All pictures must be dropped, while the entries are given again word for word.

※ ※ ※

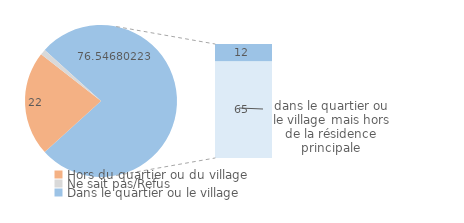
| Category | Series 0 |
|---|---|
| Hors du quartier ou du village | 22.27 |
| Ne sait pas/Refus | 1.183 |
| Dans le quartier ou le village | 11.779 |
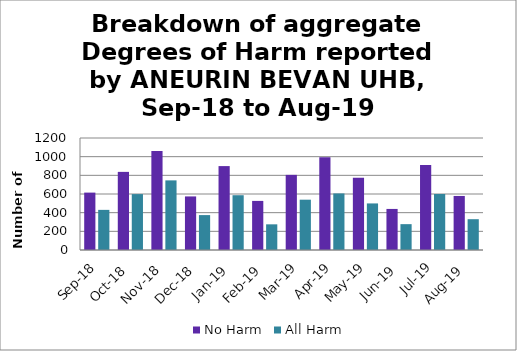
| Category | No Harm | All Harm |
|---|---|---|
| Sep-18 | 615 | 430 |
| Oct-18 | 837 | 599 |
| Nov-18 | 1062 | 746 |
| Dec-18 | 574 | 374 |
| Jan-19 | 899 | 587 |
| Feb-19 | 526 | 275 |
| Mar-19 | 805 | 539 |
| Apr-19 | 994 | 606 |
| May-19 | 773 | 499 |
| Jun-19 | 440 | 277 |
| Jul-19 | 912 | 600 |
| Aug-19 | 579 | 330 |

※ ※ ※

● Response box
| Category | Series 0 |
|---|---|
| Hors du quartier ou du village | 22.27 |
| Ne sait pas/Refus | 1.183 |
| Dans le quartier ou le village | 11.779 |
| Category | No Harm | All Harm |
|---|---|---|
| Sep-18 | 615 | 430 |
| Oct-18 | 837 | 599 |
| Nov-18 | 1062 | 746 |
| Dec-18 | 574 | 374 |
| Jan-19 | 899 | 587 |
| Feb-19 | 526 | 275 |
| Mar-19 | 805 | 539 |
| Apr-19 | 994 | 606 |
| May-19 | 773 | 499 |
| Jun-19 | 440 | 277 |
| Jul-19 | 912 | 600 |
| Aug-19 | 579 | 330 |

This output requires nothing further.